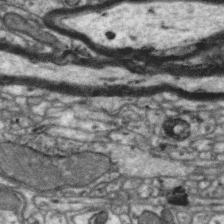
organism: Zebra finch
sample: Brain
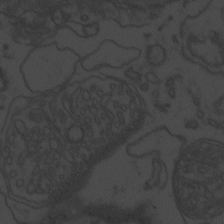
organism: Zebrafish
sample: Macrophage infected with Toxoplasma gondii
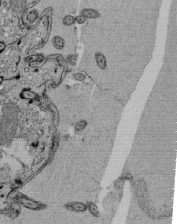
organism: Tetrahymena
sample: Cilia in tetrahymena
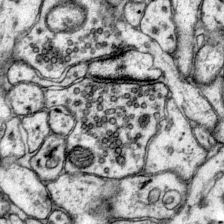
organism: Mouse
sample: Primary visual cortex
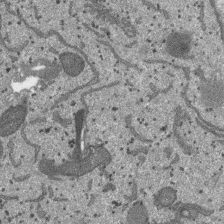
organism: Human
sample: Lung epithelial cells infected with SARS-CoV-2

━━━━━━━━━━━━━━━━

* [DESCRIPTION OF THE TASK]:
Exclude every picture, then reproduce the remaining data character for character.

* [EXERCISE SOLUTION]:
organism: Zebra finch
sample: Brain
organism: Zebrafish
sample: Macrophage infected with Toxoplasma gondii
organism: Tetrahymena
sample: Cilia in tetrahymena
organism: Mouse
sample: Primary visual cortex
organism: Human
sample: Lung epithelial cells infected with SARS-CoV-2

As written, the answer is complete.